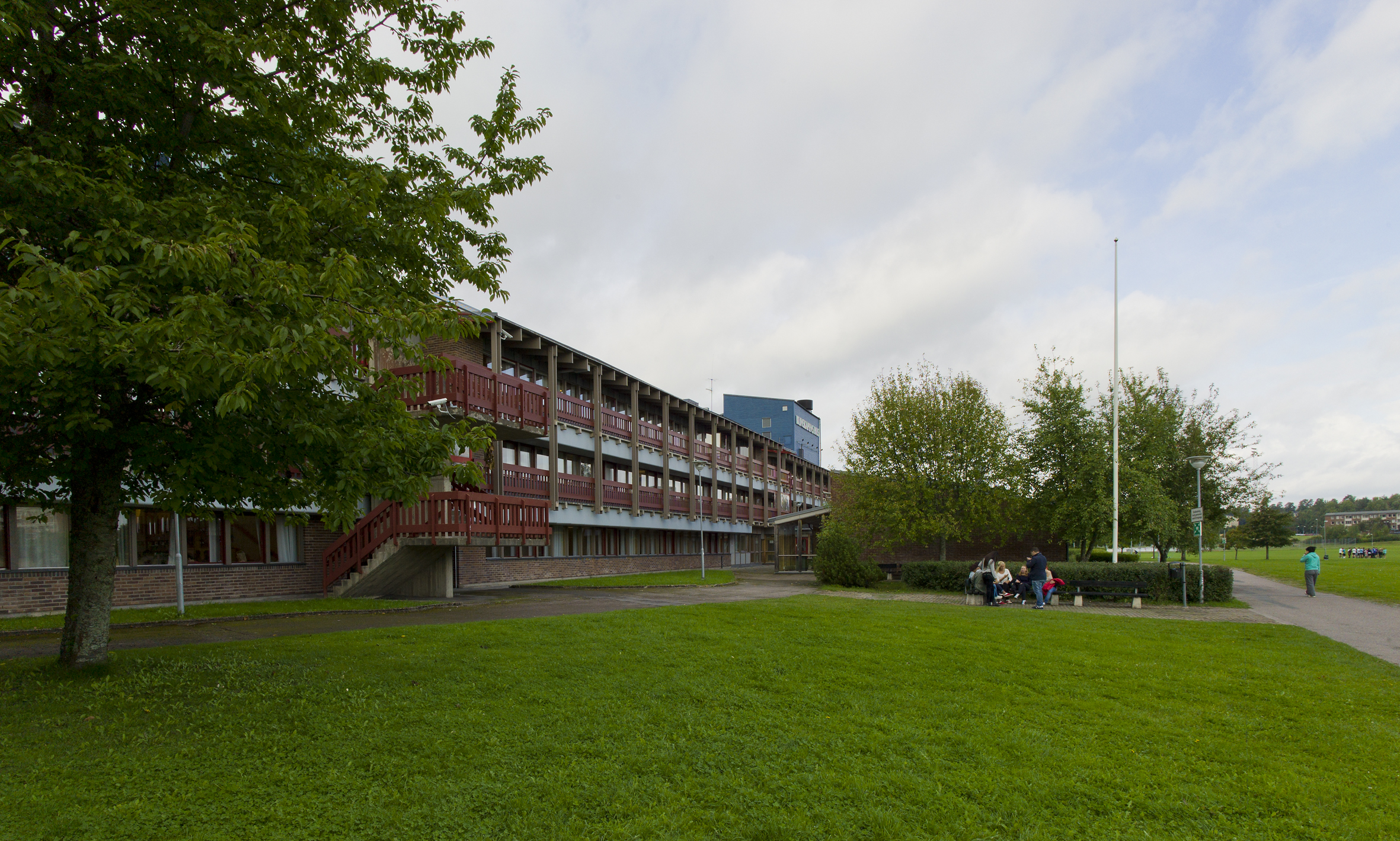 Arlandagymnasiet (Kunskapens hus)
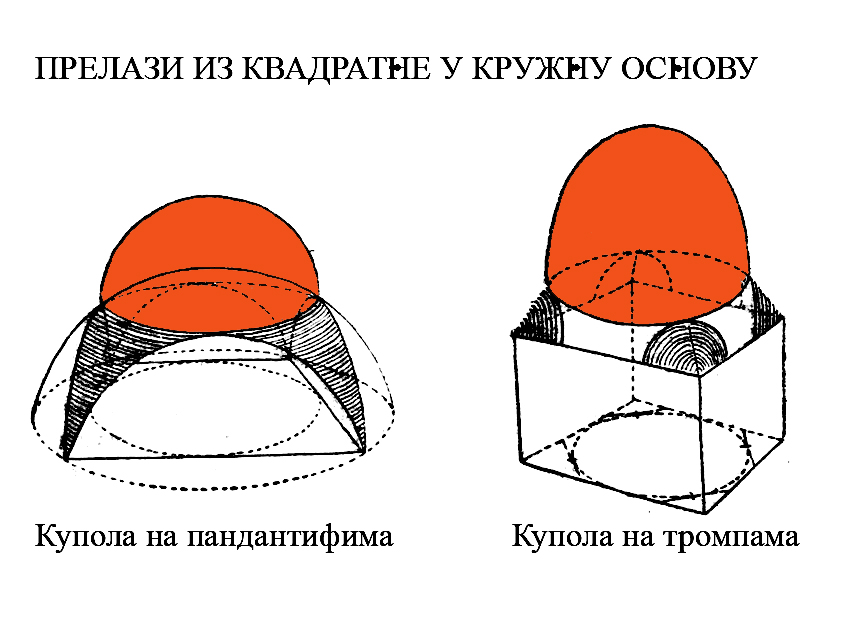 skica prelaza iz kvadratne u kružnu osnovu za kupolu pandantifi i trompe
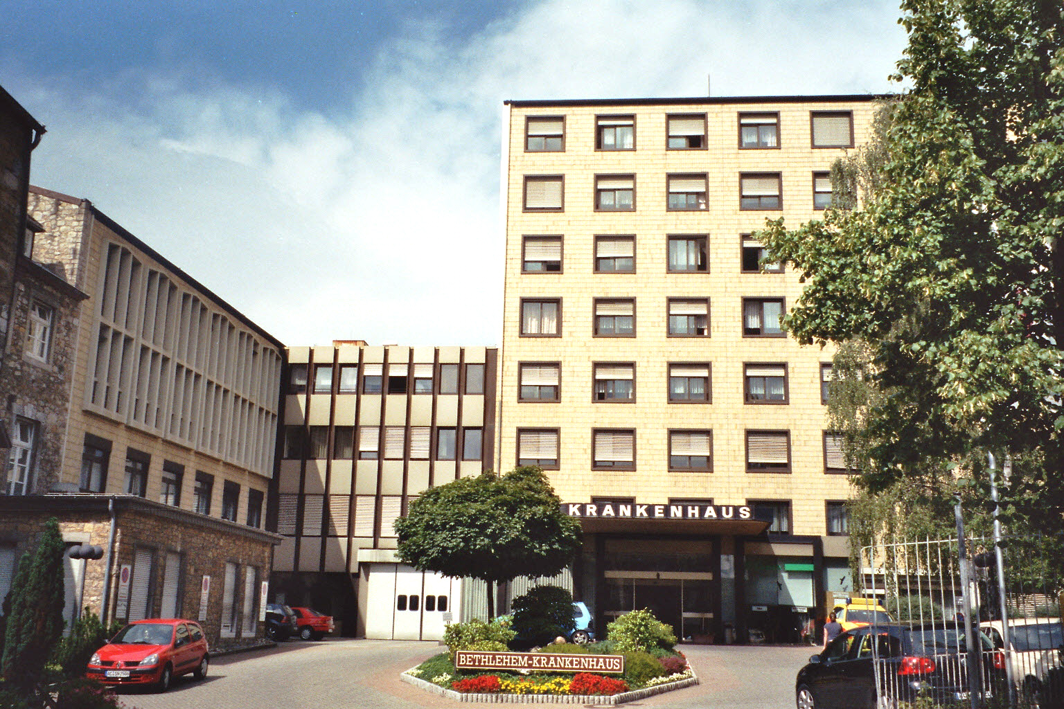 Bethlehem_Krankenhaus_in_Stolberg_(Rhld.)
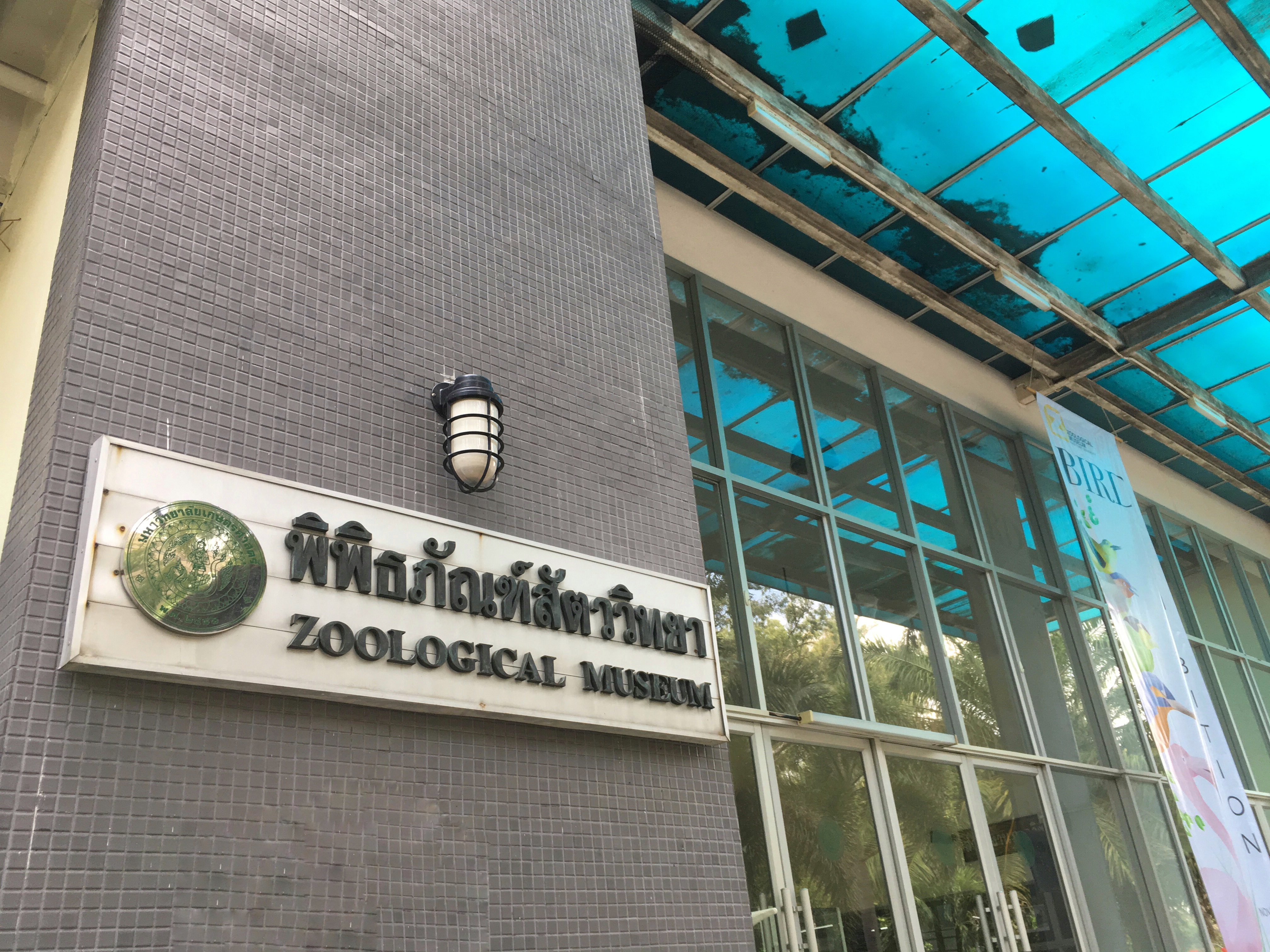 อาคารพิพิธภัณฑ์สัตววิทยา คณะวิทยาศาสตร์ มหาวิทยาลัยเกษตรศาสตร์
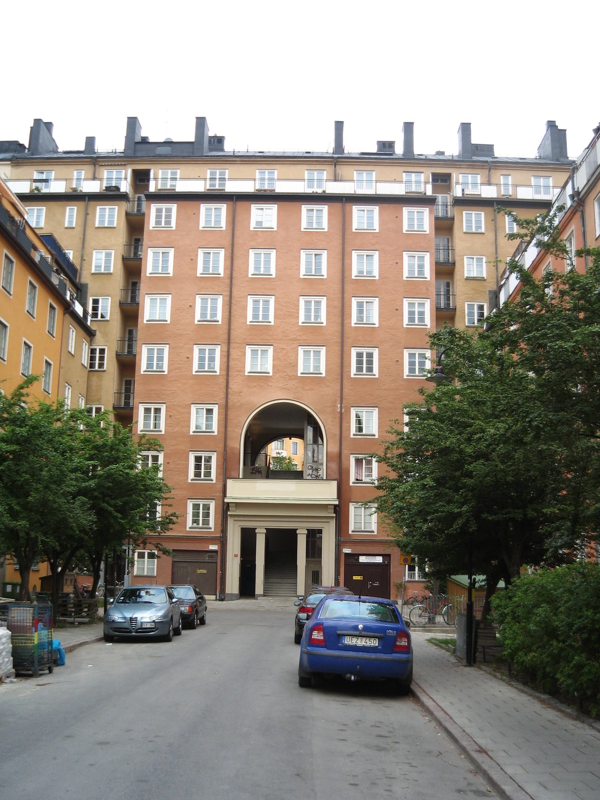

* * * *

§ Instructions for the task:
Starting with the line that contains "skica prelaza iz" and ending with the last line of the material, every line must be written out exactly; no other lines and no pictures are wanted.

§ Your response:
 skica prelaza iz kvadratne u kružnu osnovu za kupolu pandantifi i trompe
 Bethlehem_Krankenhaus_in_Stolberg_(Rhld.)
 อาคารพิพิธภัณฑ์สัตววิทยา คณะวิทยาศาสตร์ มหาวิทยาลัยเกษตรศาสตร์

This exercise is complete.